Marcelo Teixeira

sábado, 25 de fevereiro de 2017 às 0:00

Antes que acabe

Em meados dos anos 70 os compositores Aloísio Silva e Edson Conceição compuseram o clássico samba "Não deixe o samba morrer", celebrizado na voz marcante e indefectível da "Marrom", Alcione. Qual teria sido a inspiração dos compositores? Por que alguém, naquela época, poderia estar preocupado com a morte de um gênero musical? Passados pouco mais de quarenta anos, não há nada que indique que o samba esteja ameaçado de extinção, já o Carnaval...
Samba e Carnaval são como unha e carne, uma ligação umbilical que caracteriza nossa cultura tupiniquim. Contudo, o Carnaval não é propriamente "nosso". É uma data universal, milenar, com celebração vinculada à data da Páscoa, antecedente à quaresma. Já o samba é uma manifestação cultural genuinamente nossa, trazida pelos escravos, desenvolvida e aprimorada aqui em terra brasilis, fruto da miscigenação, também, de ritmos musicais europeus e africanos.
Mesmo no Brasil, nem toda festa de Carnaval é embalada pelo samba e isso se percebe de forma mais marcante no norte e no nordeste. Todavia a tradição maior, tanto do ponto de vista histórico quanto geográfico, vincula o Carnaval ao samba, principalmente por influência da cidade do Rio de Janeiro com seu Carnaval apoteótico e espetacular, feito pelas maiores escolas de samba do país. Inevitavelmente isso influenciou o País como um todo e amalgamou o samba com o Carnaval.
Porém, não é de hoje que o Carnaval vem perdendo força como festa e se transformando em apenas mais um feriadão nacional. Para piorar ainda mais, o carnaval é o único "feriadão" não legal, pois não há norma jurídica que o preveja como feriado. Por isso, não é de se duvidar que o lobby empresarial comece a forçar a barra para acabar até com isso. É só o que falta, pois neste ano em particular, em função da crise econômica, inúmeras prefeituras Brasil afora cortaram as verbas públicas para bancar a festa popular e o Carnaval de rua não vai se realizar, levando a reboque o Carnaval de salão que sofre junto e mais ou menos dos mesmos males.
Concluo, então, suspeitando que os sambistas que compuseram "Não deixe o samba morrer", sem querer anteviram esta decadência do Carnaval.

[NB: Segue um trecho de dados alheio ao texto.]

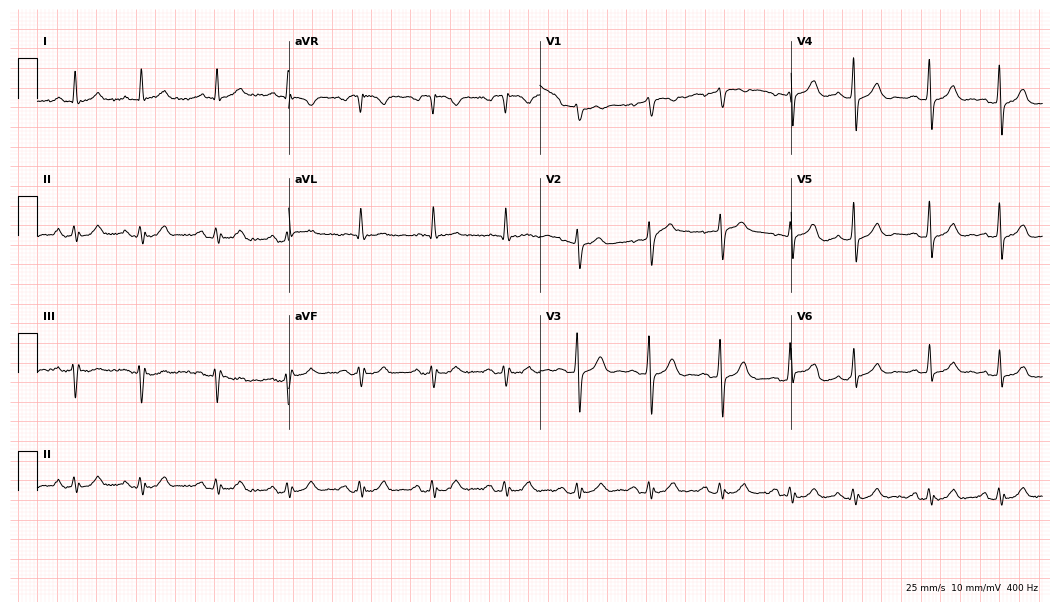
Resting 12-lead electrocardiogram (10.2-second recording at 400 Hz). Patient: a 74-year-old male. None of these six findings is recorded: first-degree AV block, right bundle branch block, left bundle branch block, sinus bradycardia, atrial fibrillation, sinus tachycardia. Findings outside these six are not listed.

Na letra da música fica clara a vinculação entre samba e Carnaval, mas o que eles talvez não pudessem imaginar é que hoje muitos não poderão mais pisar na avenida, não porque as pernas não aguentam mais, mas sim porque a avenida está vazia em pleno Carnaval e os paralelepípedos da velha cidade não vão mais se arrepiar com a passagem da ala dos barões famintos nem do bloco dos napoleões retintos.
O samba ainda passa bem em pleno século XXI, mas o seu palco principal agoniza. Assim, antes de me despedir, deixo ao sambista mais novo, o meu pedido final: Não deixe o Carnaval morrer!